■ **Exercise brief**
For the material that follows, return exactly the lines from the one with "organism: Zebra finch" through the one with "sample: Activated Pmel", both ends included.

■ **Data supplied**
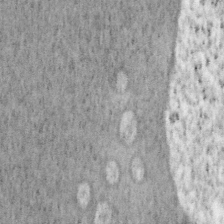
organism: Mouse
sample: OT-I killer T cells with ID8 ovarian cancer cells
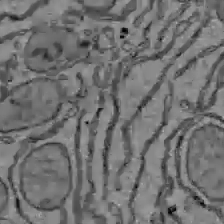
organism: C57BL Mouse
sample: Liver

---

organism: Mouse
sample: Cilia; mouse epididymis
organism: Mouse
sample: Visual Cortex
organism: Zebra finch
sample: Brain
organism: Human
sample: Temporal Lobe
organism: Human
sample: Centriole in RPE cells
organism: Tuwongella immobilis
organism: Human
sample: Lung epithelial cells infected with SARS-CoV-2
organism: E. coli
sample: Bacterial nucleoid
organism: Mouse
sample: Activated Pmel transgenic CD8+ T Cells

■ **Result**
organism: Zebra finch
sample: Brain
organism: Human
sample: Temporal Lobe
organism: Human
sample: Centriole in RPE cells
organism: Tuwongella immobilis
organism: Human
sample: Lung epithelial cells infected with SARS-CoV-2
organism: E. coli
sample: Bacterial nucleoid
organism: Mouse
sample: Activated Pmel transgenic CD8+ T Cells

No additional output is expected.